Correlation Between Apple and PLAYMATES TOYS
Can any of the company-specific risk be diversified away by investing in both Apple and PLAYMATES TOYS at the same time? Although using a correlation coefficient on its own may not help to predict future stock returns, this module helps to understand the diversifiable risk of combining Apple and PLAYMATES TOYS into the same portfolio, which is an essential part of the fundamental portfolio management process.

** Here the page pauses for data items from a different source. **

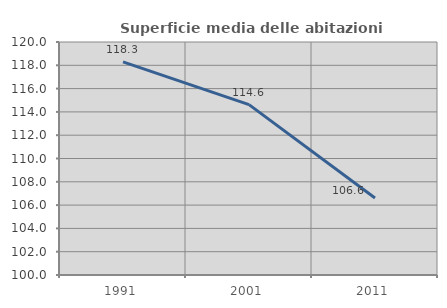
| Category | Superficie media delle abitazioni occupate |
|---|---|
| 1991.0 | 118.3 |
| 2001.0 | 114.622 |
| 2011.0 | 106.606 |
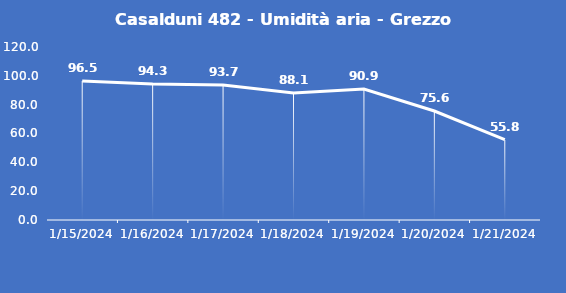
| Category | Casalduni 482 - Umidità aria - Grezzo (%) |
|---|---|
| 1/15/24 | 96.5 |
| 1/16/24 | 94.3 |
| 1/17/24 | 93.7 |
| 1/18/24 | 88.1 |
| 1/19/24 | 90.9 |
| 1/20/24 | 75.6 |
| 1/21/24 | 55.8 |

By analyzing existing cross correlation between Apple Inc and PLAYMATES TOYS, you can compare the effects of market volatilities on Apple and PLAYMATES TOYS and check how they will diversify away market risk if combined in the same portfolio for a given time horizon. You can also utilize pair trading strategies of matching a long position in Apple with a short position of PLAYMATES TOYS. Check out your portfolio center. Please also check ongoing floating volatility patterns of Apple and PLAYMATES TOYS.

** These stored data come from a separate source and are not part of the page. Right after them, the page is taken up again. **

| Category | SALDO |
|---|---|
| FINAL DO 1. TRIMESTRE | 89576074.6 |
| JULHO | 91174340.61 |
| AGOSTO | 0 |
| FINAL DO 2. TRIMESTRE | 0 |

Diversification Opportunities for Apple and PLAYMATES TOYS
0.06 | Correlation Coefficient |
Significant diversification
The 3 months correlation between Apple and PLAYMATES is 0.06. Overlapping area represents the amount of risk that can be diversified away by holding Apple Inc and PLAYMATES TOYS in the same portfolio, assuming nothing else is changed. The correlation between historical prices or returns on PLAYMATES TOYS and Apple is a relative statistical measure of the degree to which these equity instruments tend to move together. The correlation coefficient measures the extent to which returns on Apple Inc are associated (or correlated) with PLAYMATES TOYS. Values of the correlation coefficient range from -1 to +1, where. The correlation of zero (0) is possible when the price movement of PLAYMATES TOYS has no effect on the direction of Apple i.e., Apple and PLAYMATES TOYS go up and down completely randomly.

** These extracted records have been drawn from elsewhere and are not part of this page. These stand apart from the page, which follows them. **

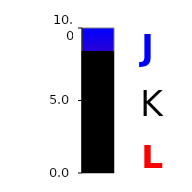
| Category | Series 0 |
|---|---|
| 0 | 8.378 |
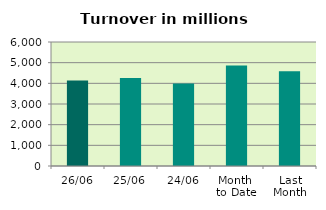
| Category | Series 0 |
|---|---|
| 26/06 | 4139.982 |
| 25/06 | 4256.417 |
| 24/06 | 3990.88 |
| Month 
to Date | 4867.274 |
| Last
Month | 4586.899 |

Pair Corralation between Apple and PLAYMATES TOYS
Assuming the 90 days trading horizon Apple Inc is expected to generate 0.34 times more return on investment than PLAYMATES TOYS. However, Apple Inc is 2.97 times less risky than PLAYMATES TOYS. It trades about 0.57 of its potential returns per unit of risk. PLAYMATES TOYS is currently generating about -0.14 per unit of risk. If you would invest 20,880 in Apple Inc on September 12, 2024 and sell it today you would earn a total of 2,650 from holding Apple Inc or generate 12.69% return on investment over 90 days.
Time Period | 3 Months [change] |
Direction | Moves Together |
Strength | Insignificant |
Accuracy | 100.0% |
Values | Daily Returns |
Apple Inc vs. PLAYMATES TOYS
Performance |
Timeline |
Apple Inc |
PLAYMATES TOYS |
Apple and PLAYMATES TOYS Volatility Contrast
Predicted Return Density |
Returns |
Pair Trading with Apple and PLAYMATES TOYS
The main advantage of trading using opposite Apple and PLAYMATES TOYS positions is that it hedges away some unsystematic risk. Because of two separate transactions, even if Apple position performs unexpectedly, PLAYMATES TOYS can make up some of the losses. Pair trading also minimizes risk from directional movements in the market. For example, if an entire industry or sector drops because of unexpected headlines, the short position in PLAYMATES TOYS will offset losses from the drop in PLAYMATES TOYS's long position.Apple vs. ON SEMICONDUCTOR | Apple vs. Burlington Stores | Apple vs. National Retail Properties | Apple vs. Goosehead Insurance |
PLAYMATES TOYS vs. Apple Inc | PLAYMATES TOYS vs. Apple Inc | PLAYMATES TOYS vs. Apple Inc | PLAYMATES TOYS vs. Apple Inc |
Check out your portfolio center.Note that this page's information should be used as a complementary analysis to find the right mix of equity instruments to add to your existing portfolios or create a brand new portfolio. You can also try the CEOs Directory module to screen CEOs from public companies around the world.